Крестьянство приспособило к себе очередную начальственную реформу. Оно отгородилось от энтузиастов, воспринявших ее слишком всерьез, и даже извлекло из нее некоторые преимущества для большинства (например, те, кто переселялся в города, получили возможность легально продавать свои приватизированные наделы соседям). Но в массе своей центральная Россия осталась глубоко общинной по духу. И это было нормально. Перепрыгнуть через целую эпоху ни за 10, ни даже за 20 лет невозможно.

Как невозможно было уже уклониться от революции. Ведь в начале XX века пали все не сумевшие демократизироваться имперские режимы, от цинского Китая и османской Турции до габсбургской Австро-Венгрии и гогенцоллерновской Германии. Почему империя Романовых должна была стать исключением?

Революция левого толка была предопределена, но не были предопределены ее жестокость и радикализм. Если бы старый режим тратил меньше денег на гонку вооружений и больше – на образование и социальную защиту, если бы он сам упразднил помещичье землевладение и нормализовал атмосферу в деревне, то вряд ли спас бы себя от падения, но его преемниками оказались бы куда более умеренные левые, чем большевики-ленинцы.

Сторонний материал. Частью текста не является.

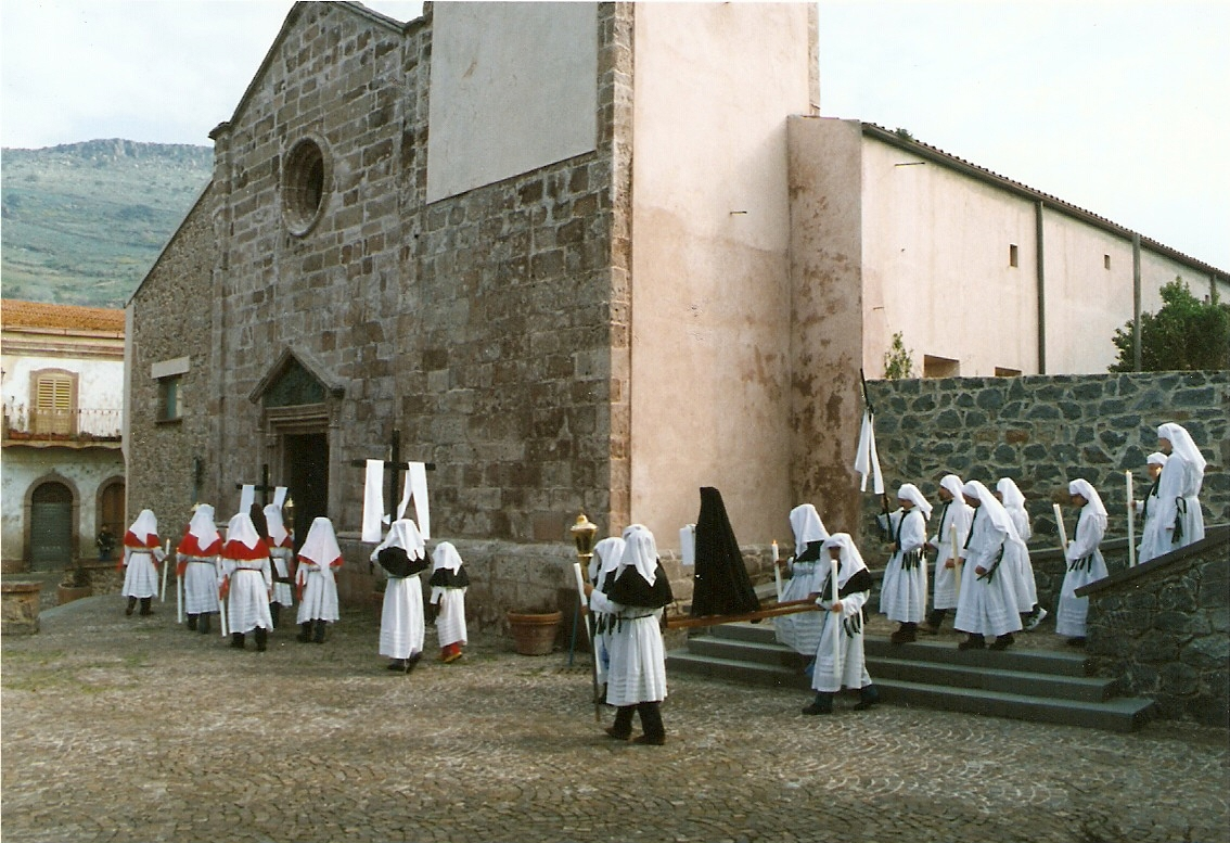 Bortigali (Sardegna). Le tre Confraternite durante la processione di "Sas Chircas" (venerdì santo). Sullo sfondo: la facciata della Chiesa Parrocchiale.

В этой перспективе и понятна роль Петра Столыпина. Столыпин – государственный деятель, который поставил свои выдающиеся способности на службу безнадежному делу, изолировал себя от общественных чувств и устремлений, лишь приблизив и усугубив финал тех самых порядков, которые пытался сохранить. Столыпинская история — трагична. Из нее надо извлекать уроки, а не искать в ней примеры для подражания.